[Items listed in a dataset]
* * * * * * * * *

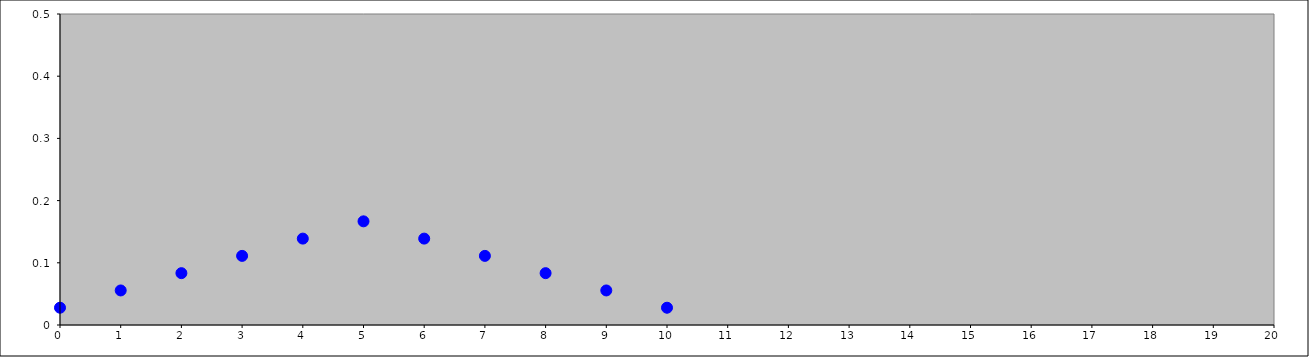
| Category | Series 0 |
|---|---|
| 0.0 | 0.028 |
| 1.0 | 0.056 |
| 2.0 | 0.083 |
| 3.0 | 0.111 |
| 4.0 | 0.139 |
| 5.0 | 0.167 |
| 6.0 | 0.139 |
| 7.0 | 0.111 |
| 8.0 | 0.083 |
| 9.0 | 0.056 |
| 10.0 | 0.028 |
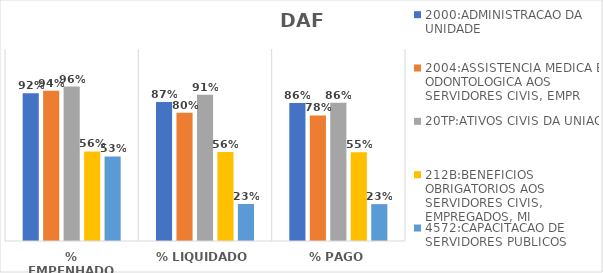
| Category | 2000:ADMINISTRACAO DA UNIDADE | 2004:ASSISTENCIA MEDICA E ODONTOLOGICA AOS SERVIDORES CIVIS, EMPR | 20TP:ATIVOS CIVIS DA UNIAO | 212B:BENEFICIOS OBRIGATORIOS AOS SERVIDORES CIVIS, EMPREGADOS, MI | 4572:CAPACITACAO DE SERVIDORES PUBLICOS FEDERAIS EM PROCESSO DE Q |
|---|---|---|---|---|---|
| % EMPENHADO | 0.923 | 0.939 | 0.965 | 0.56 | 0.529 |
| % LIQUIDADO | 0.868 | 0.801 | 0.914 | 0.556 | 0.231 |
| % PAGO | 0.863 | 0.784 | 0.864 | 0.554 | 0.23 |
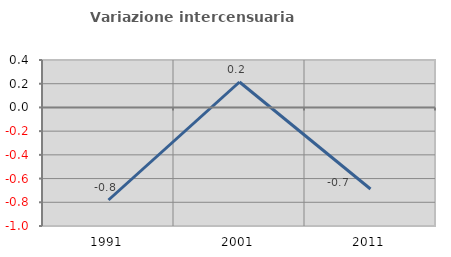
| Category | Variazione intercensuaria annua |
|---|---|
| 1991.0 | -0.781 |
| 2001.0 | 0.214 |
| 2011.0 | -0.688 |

* * * * * * * * *

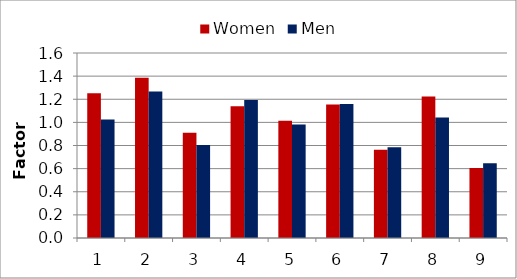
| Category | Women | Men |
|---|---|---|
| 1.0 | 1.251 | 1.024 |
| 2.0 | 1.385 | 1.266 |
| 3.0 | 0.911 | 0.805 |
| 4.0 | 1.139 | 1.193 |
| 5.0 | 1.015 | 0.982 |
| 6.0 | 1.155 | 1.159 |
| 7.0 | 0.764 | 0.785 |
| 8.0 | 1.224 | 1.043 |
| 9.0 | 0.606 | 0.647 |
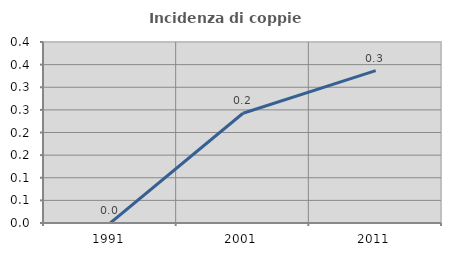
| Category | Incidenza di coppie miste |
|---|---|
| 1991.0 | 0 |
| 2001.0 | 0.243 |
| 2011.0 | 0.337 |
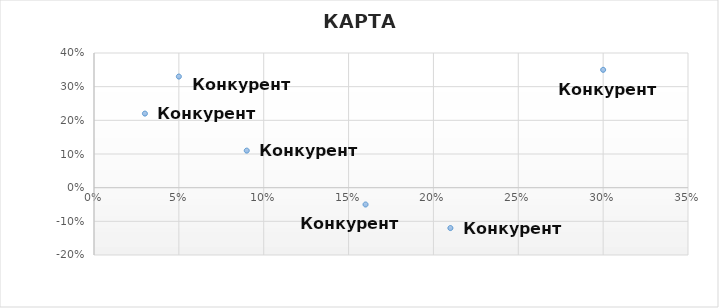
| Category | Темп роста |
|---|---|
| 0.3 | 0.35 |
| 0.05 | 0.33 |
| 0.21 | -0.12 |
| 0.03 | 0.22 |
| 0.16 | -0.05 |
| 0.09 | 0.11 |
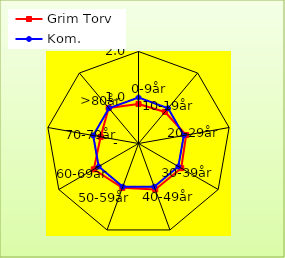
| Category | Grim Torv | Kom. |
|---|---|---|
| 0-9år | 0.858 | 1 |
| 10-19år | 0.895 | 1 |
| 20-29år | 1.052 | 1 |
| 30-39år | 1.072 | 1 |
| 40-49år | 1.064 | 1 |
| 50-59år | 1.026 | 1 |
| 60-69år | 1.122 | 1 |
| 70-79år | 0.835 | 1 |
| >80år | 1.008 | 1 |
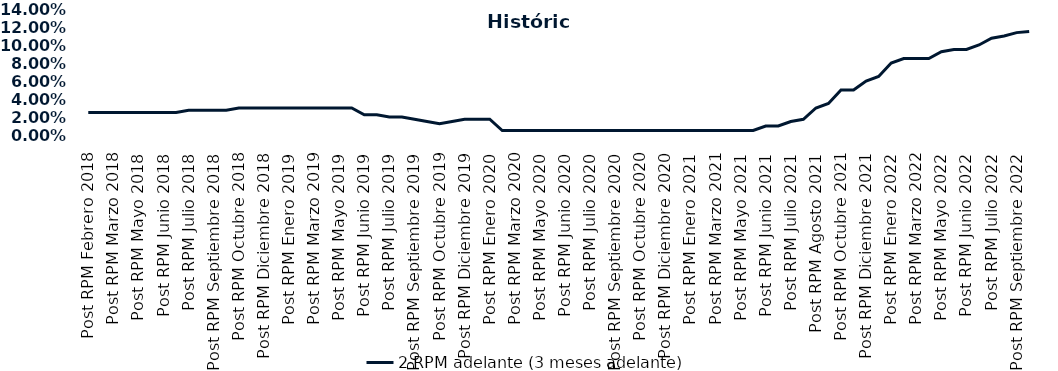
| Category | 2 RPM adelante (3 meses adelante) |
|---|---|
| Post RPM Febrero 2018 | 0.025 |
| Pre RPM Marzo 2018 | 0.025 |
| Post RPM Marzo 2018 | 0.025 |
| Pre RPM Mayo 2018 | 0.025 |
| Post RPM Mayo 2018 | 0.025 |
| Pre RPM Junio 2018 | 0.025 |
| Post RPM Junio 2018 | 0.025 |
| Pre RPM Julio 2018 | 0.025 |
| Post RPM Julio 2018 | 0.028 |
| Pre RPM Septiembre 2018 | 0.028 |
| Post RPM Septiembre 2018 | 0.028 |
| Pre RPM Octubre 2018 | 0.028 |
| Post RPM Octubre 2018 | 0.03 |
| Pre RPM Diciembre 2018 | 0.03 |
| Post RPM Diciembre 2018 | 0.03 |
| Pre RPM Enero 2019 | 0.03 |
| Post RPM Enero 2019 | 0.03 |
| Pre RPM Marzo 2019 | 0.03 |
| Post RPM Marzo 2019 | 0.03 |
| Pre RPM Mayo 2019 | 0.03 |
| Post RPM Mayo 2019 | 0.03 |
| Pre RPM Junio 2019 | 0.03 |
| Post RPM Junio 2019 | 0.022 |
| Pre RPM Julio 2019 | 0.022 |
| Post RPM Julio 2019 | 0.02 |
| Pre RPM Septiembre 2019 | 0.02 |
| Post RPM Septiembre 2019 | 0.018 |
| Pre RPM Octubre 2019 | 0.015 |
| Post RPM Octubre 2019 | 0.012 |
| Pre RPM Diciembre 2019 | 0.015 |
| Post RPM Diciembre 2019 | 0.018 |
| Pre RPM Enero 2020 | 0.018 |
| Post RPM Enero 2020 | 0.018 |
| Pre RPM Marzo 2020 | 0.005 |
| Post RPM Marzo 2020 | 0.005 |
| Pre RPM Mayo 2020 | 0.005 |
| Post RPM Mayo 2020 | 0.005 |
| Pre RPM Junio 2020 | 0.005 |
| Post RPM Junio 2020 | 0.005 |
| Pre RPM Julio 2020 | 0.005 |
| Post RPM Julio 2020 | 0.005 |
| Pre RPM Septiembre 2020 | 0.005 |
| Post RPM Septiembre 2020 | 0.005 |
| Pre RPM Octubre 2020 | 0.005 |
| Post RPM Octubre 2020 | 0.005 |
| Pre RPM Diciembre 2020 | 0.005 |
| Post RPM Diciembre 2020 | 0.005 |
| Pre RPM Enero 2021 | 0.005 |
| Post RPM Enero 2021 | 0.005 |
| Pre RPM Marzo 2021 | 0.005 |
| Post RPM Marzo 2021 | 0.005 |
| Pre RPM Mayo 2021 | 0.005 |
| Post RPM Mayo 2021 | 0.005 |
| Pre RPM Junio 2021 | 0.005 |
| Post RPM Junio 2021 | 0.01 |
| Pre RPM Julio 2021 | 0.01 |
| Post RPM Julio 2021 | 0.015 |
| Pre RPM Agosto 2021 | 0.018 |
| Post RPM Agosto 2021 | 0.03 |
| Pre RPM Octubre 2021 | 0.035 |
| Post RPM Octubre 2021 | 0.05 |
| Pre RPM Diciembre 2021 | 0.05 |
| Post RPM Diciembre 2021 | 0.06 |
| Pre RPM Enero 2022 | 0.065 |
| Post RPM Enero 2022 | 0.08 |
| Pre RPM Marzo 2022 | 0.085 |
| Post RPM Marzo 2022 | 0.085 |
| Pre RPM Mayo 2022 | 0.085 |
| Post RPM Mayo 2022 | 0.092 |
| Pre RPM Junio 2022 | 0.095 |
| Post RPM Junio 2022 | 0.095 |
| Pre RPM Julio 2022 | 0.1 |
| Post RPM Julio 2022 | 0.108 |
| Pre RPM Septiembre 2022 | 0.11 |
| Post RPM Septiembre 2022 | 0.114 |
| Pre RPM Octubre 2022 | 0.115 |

* * * * * * * * *

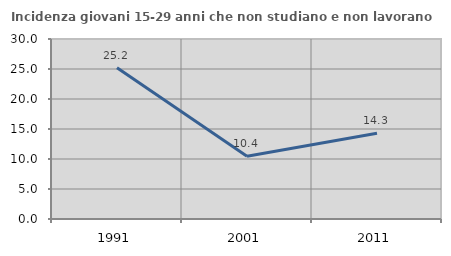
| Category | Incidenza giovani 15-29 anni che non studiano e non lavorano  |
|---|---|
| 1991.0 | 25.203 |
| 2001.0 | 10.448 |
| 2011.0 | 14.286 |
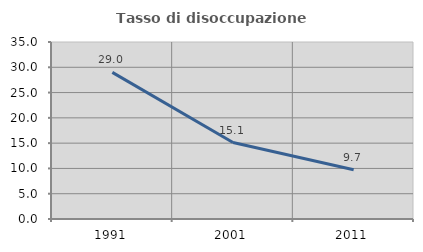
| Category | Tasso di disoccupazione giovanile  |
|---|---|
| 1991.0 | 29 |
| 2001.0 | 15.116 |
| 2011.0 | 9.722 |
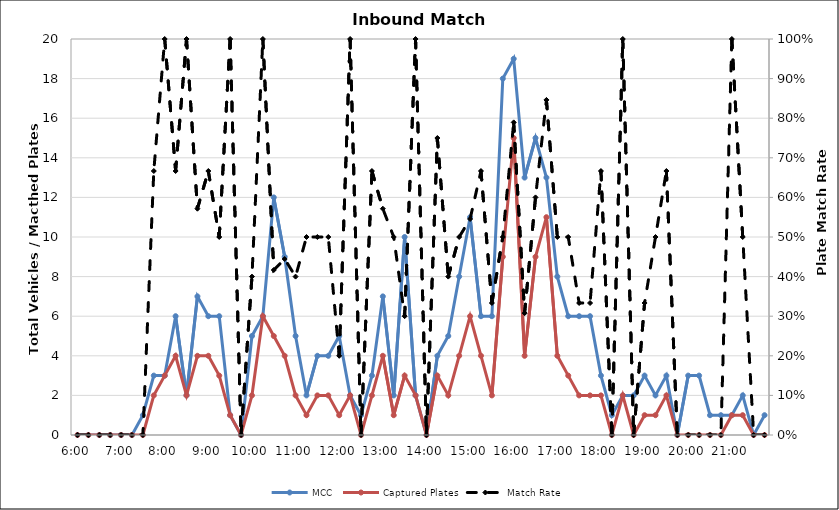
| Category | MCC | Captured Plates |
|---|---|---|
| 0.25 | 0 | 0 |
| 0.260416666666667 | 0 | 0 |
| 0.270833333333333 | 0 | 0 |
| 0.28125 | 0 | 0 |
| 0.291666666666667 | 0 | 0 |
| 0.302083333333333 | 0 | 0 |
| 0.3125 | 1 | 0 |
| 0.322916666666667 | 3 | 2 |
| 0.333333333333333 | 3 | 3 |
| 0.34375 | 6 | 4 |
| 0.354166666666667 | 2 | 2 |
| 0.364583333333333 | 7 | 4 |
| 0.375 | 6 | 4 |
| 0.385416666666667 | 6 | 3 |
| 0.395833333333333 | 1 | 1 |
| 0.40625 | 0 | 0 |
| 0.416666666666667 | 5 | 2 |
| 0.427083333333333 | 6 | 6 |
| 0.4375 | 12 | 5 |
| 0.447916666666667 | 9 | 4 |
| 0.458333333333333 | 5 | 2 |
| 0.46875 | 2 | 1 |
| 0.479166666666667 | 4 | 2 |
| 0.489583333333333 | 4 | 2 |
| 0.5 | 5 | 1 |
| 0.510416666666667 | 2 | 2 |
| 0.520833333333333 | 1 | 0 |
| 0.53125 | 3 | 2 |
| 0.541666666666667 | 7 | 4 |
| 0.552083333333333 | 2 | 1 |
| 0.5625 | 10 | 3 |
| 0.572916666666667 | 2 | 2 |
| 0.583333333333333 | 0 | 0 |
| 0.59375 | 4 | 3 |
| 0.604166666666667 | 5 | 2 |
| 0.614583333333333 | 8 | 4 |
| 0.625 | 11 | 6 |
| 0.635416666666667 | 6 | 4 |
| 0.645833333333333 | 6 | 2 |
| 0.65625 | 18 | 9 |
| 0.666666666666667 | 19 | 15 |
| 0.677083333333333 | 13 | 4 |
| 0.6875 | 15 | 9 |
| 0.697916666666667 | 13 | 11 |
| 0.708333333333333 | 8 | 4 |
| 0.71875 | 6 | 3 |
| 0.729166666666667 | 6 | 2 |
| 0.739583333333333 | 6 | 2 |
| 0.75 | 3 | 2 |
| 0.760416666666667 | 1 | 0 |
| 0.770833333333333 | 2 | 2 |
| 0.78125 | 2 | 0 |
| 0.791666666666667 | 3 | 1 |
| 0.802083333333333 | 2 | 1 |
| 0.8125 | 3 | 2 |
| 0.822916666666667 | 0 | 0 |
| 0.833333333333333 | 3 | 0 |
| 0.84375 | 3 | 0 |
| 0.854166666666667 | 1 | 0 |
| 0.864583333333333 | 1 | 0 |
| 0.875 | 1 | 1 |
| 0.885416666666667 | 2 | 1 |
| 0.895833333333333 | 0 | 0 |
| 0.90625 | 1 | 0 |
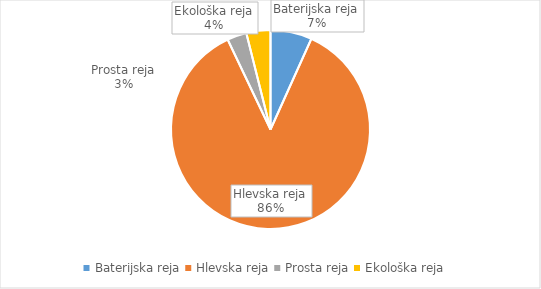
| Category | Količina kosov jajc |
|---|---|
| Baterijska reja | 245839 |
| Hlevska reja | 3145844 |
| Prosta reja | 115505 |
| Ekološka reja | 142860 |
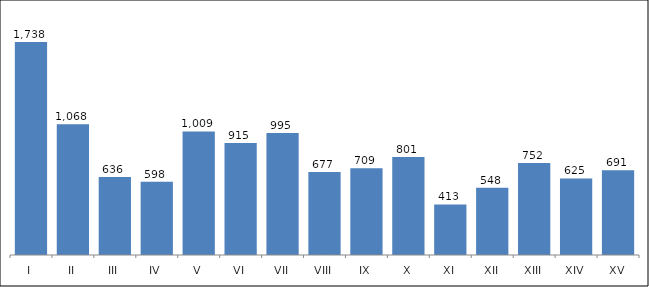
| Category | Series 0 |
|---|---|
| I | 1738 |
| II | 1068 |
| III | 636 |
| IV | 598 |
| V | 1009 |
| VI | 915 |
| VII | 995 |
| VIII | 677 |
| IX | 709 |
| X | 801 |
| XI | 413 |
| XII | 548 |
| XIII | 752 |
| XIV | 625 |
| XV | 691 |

* * * * * * * * *

Task details: Going back to the entries above, set down exactly the lines that begin at the one with "Pre RPM Mayo 2018 | 0.025 |" and end at the one with "2021 | 0.018 |", both included, and nothing else.

Response to the task:
| Pre RPM Mayo 2018 | 0.025 |
| Post RPM Mayo 2018 | 0.025 |
| Pre RPM Junio 2018 | 0.025 |
| Post RPM Junio 2018 | 0.025 |
| Pre RPM Julio 2018 | 0.025 |
| Post RPM Julio 2018 | 0.028 |
| Pre RPM Septiembre 2018 | 0.028 |
| Post RPM Septiembre 2018 | 0.028 |
| Pre RPM Octubre 2018 | 0.028 |
| Post RPM Octubre 2018 | 0.03 |
| Pre RPM Diciembre 2018 | 0.03 |
| Post RPM Diciembre 2018 | 0.03 |
| Pre RPM Enero 2019 | 0.03 |
| Post RPM Enero 2019 | 0.03 |
| Pre RPM Marzo 2019 | 0.03 |
| Post RPM Marzo 2019 | 0.03 |
| Pre RPM Mayo 2019 | 0.03 |
| Post RPM Mayo 2019 | 0.03 |
| Pre RPM Junio 2019 | 0.03 |
| Post RPM Junio 2019 | 0.022 |
| Pre RPM Julio 2019 | 0.022 |
| Post RPM Julio 2019 | 0.02 |
| Pre RPM Septiembre 2019 | 0.02 |
| Post RPM Septiembre 2019 | 0.018 |
| Pre RPM Octubre 2019 | 0.015 |
| Post RPM Octubre 2019 | 0.012 |
| Pre RPM Diciembre 2019 | 0.015 |
| Post RPM Diciembre 2019 | 0.018 |
| Pre RPM Enero 2020 | 0.018 |
| Post RPM Enero 2020 | 0.018 |
| Pre RPM Marzo 2020 | 0.005 |
| Post RPM Marzo 2020 | 0.005 |
| Pre RPM Mayo 2020 | 0.005 |
| Post RPM Mayo 2020 | 0.005 |
| Pre RPM Junio 2020 | 0.005 |
| Post RPM Junio 2020 | 0.005 |
| Pre RPM Julio 2020 | 0.005 |
| Post RPM Julio 2020 | 0.005 |
| Pre RPM Septiembre 2020 | 0.005 |
| Post RPM Septiembre 2020 | 0.005 |
| Pre RPM Octubre 2020 | 0.005 |
| Post RPM Octubre 2020 | 0.005 |
| Pre RPM Diciembre 2020 | 0.005 |
| Post RPM Diciembre 2020 | 0.005 |
| Pre RPM Enero 2021 | 0.005 |
| Post RPM Enero 2021 | 0.005 |
| Pre RPM Marzo 2021 | 0.005 |
| Post RPM Marzo 2021 | 0.005 |
| Pre RPM Mayo 2021 | 0.005 |
| Post RPM Mayo 2021 | 0.005 |
| Pre RPM Junio 2021 | 0.005 |
| Post RPM Junio 2021 | 0.01 |
| Pre RPM Julio 2021 | 0.01 |
| Post RPM Julio 2021 | 0.015 |
| Pre RPM Agosto 2021 | 0.018 |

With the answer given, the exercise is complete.